Will crept back towards the doorway.
“Was it him?” the nurse was asking. “Was it the other?” Her voice was muffled, and punctuated by rhythmic, moist smacking sounds. A lump stuck in Will’s craw; he suddenly could not get the dream memory of himself fucking Sadie out of his mind.
As he reached the crack in the door, he moved only his neck, stretching to make sense of the movement within that narrow gap. He saw the nurse half-undressed. But then, how could clothes be expected to cling to her when her own flesh could not? She was gamely trying to gather loops of subcutaneous fat as they peeled apart from the muscle, like so much molten cheese. But her true focus was elsewhere. It looked as though she were kissing Christopher. Her mouth was fast against his, but surely her face should not be journeying so deeply. He heard her trying to talk again, as she burrowed further. The tall man’s body hung slackly from the powerful joist of her neck. His leather flying helmet jiggled around his throat.

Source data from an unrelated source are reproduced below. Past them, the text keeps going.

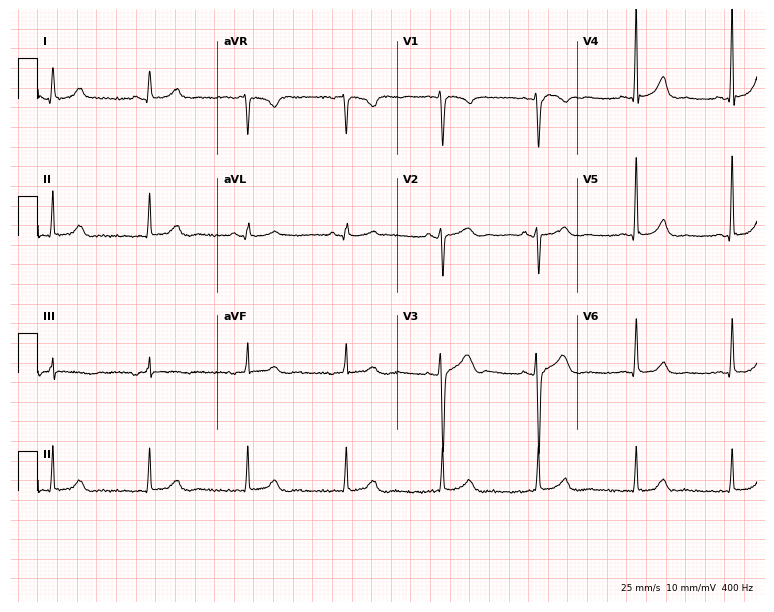
Electrocardiogram (7.3-second recording at 400 Hz), a man, 42 years old. Overall reading on record: normal ECG.
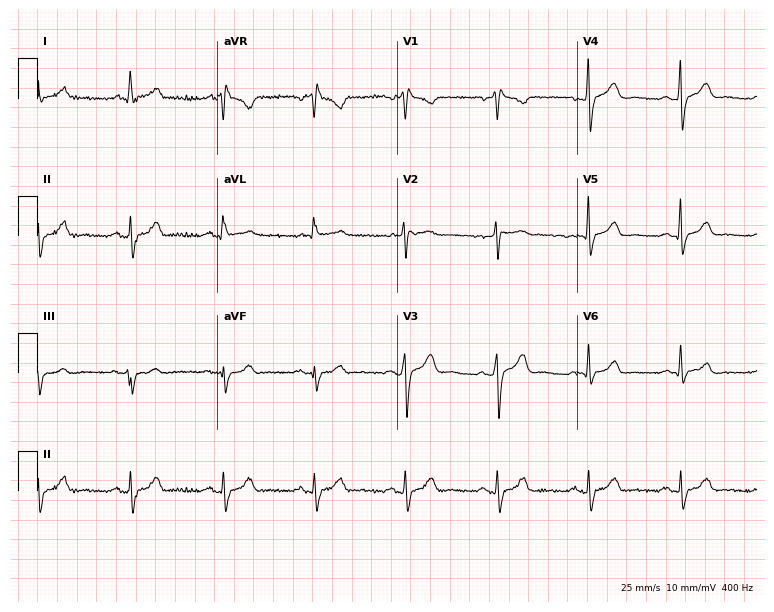
Standard 12-lead ECG recorded from a man, 67 years old (7.3-second recording at 400 Hz). None of these six findings is recorded: first-degree AV block, right bundle branch block (RBBB), left bundle branch block (LBBB), sinus bradycardia, atrial fibrillation (AF), sinus tachycardia. Findings outside these six are not listed.
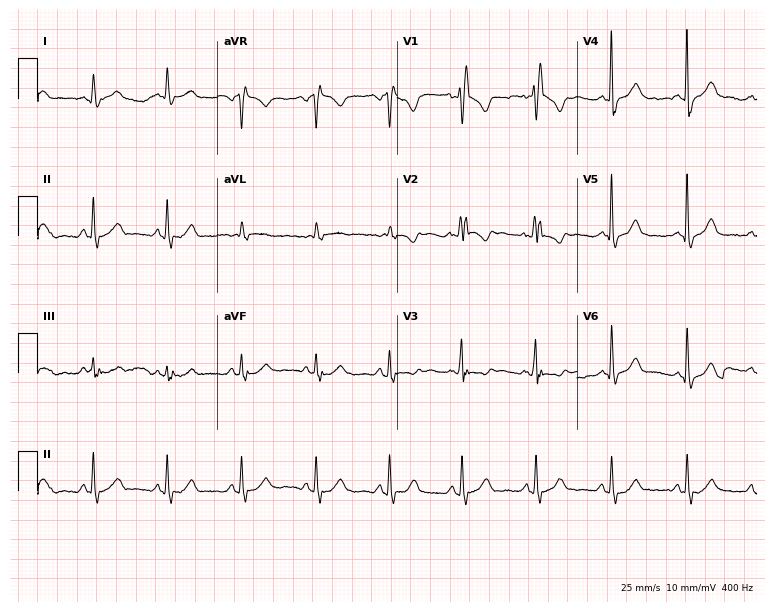
12-lead ECG (7.3-second recording at 400 Hz) from a 55-year-old woman. Screened for six findings — first-degree AV block, right bundle branch block, left bundle branch block, sinus bradycardia, atrial fibrillation, sinus tachycardia — none is recorded. Other findings, if any, are not listed.
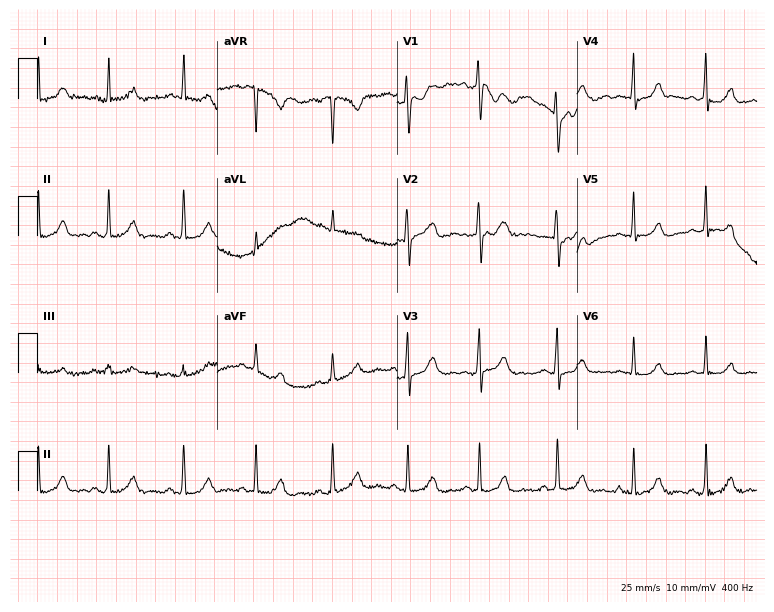
ECG (7.3-second recording at 400 Hz) — an 18-year-old woman. Labelled as a normal ECG.
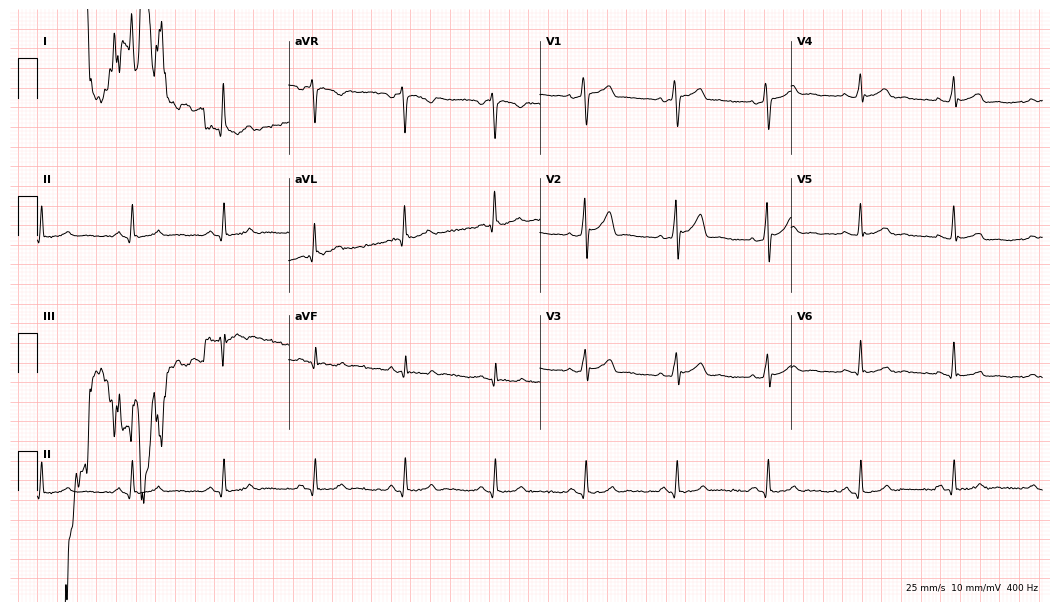
Standard 12-lead ECG recorded from a 35-year-old man. Read as a normal ECG.

Will turned and ran when he saw her teeth begin to inch their way out of the back of Christopher’s skull.
“My God,” he moaned, as he hurtled for the exit doors, waiting for the crash of her pursuit. “God.”
Outside he pounded across the car parks, past a gaggle of white-coated doctors bewildered by his haste. Climbing the rise that took him onto the cricket pitch, he risked a look around and saw the nurse’s arm like a prop from a horror film, reaching out through the brick wall.
“Fuck.”
The cricket pitch was greasy from the previous night’s downpour, and Will forced himself to traverse it before he checked again as to her whereabouts, lest he slip. He felt horribly exposed on this huge square of lawn, the naked trees surrounding him, rattling in the wind. The space made him aware of the frantic schuss of his coat and the hiss of his breath as he sprinted. The colour and shade of the grass merged and separated under the insistent wind, like the nap on a suede coat when it is brushed. He was almost at the other end of the pitch when he saw the nurse emerging from the grass: a swimmer hauling herself from the deep. She even shook her head a little, as if to rid her ears of water. He viewed, with nausea, how scraps of Christopher’s face clung to the uncertain flesh of her own, how green blades from the pitch slashed her skin as she dragged herself clear and turned to look up at him.
He wouldn’t meet her gaze; not until he had to. Not until she had him and he could look nowhere else. He swerved right and scampered for a ramp that would take him into the laundry department of the hospital. Large, lidded skips queued outside, bulging with yellow plastic bags awaiting incineration. The smell of shit and disinfectant hit him like a shovel as he shouldered the door open; he heard the ratty clitter of what could only have been claws moving fast across the road in his wake. Elbowing past great steel cages rammed with dirty linen, Will ducked into a mess room and forced himself to freeze. A kettle was boiling on a Baby Belling, funnelling steam into the face of a chimp on a calendar. That day’s Sun fought for possession of the small table with a series of coffee rings and a bowl of labelled keys. Will silenced the room by removing the kettle from the hotplate. Sweat blinded him. He blinked it away. What if she was smelling him out? As if to confirm the fear, he heard a snuffling in the corridor, as of a dog pinning down the location of a hidden bone.
When the door opened, and one of the cleaners came in, Will laughed in disbelief. Because it was her. It was her. The woman who had chased him and Elisabeth from her house all those days ago in London.
“Cup of tea, mate?” she asked, and in doing so, a slick of drool flooded from her mouth. “Bit parky, isn’t it?” Her top lip fell from her face like a slug from a branch.